Since we had an early morning, it was a fairly tame evening, so no men with sabers to report today. However, tomorrow we travel to Krakow (we have learned that this is actually pronounced Krak-ov), where we will tour the Krakow Technology Park before settling into the new hotel.
Day 4: Krakow
By far our experiences in Krakow have been the best yet. Our first major trip was to Lynka, the largest promotional merchandise company in Poland. Started by John Lynch, a Wharton MBA who traveled to Poland back at the fall of communism, Lynka is a major provider for large athletic wear companies like Russell all the way down to local schools. Later in the afternoon, we visited the GM plant just outside of Krakow where they manufacture European brands like Opel as well as Buick brands for the USA. We went behind-the-scenes to see exactly how Kaizen innovation can be used in practice. A Japanese business concept started by Masaaki Imai, Kaizen is a strategy of continuous improvement. Generally developed for a manufacturing space, the philosophy can be applicable to multiple levels of business. However, based upon what we saw, it takes more than process to create a successful environment. I think we all had different salient messages to take away, but here were my big two:
- Take care of your people, and they will help you take care of the company.
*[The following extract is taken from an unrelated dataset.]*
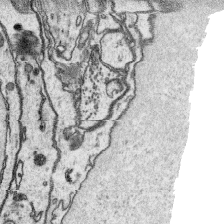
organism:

At both Lynka and GM, one of the overarching themes was making the staff a priority. For continuous improvement to happen, you have to give employees space to grow and create. This was especially evident in the GM plant where they developed specific Kaizen incubator centers devoted specifically to innovative activities.
- Things can change – quickly. I hope to read John Lynch’s book one day to get the whole story on how he almost lost it all when his company was stolen from him for almost a year. Instead of admitting defeat, however, he fought to get it back. Regarding GM, we are more used to hearing about what’s happened in the US, but over here in Poland the whole plant was almost sold off and brought back from the dead. Now it is the most efficient plant in the entire company and is beginning exports to the US for the new Cascada. In either case, things can go from good to bad at a rapid pace– especially if you are working internationally. When these things happen, it’s your reaction to them that matters. Either you regroup and move forward or you fold.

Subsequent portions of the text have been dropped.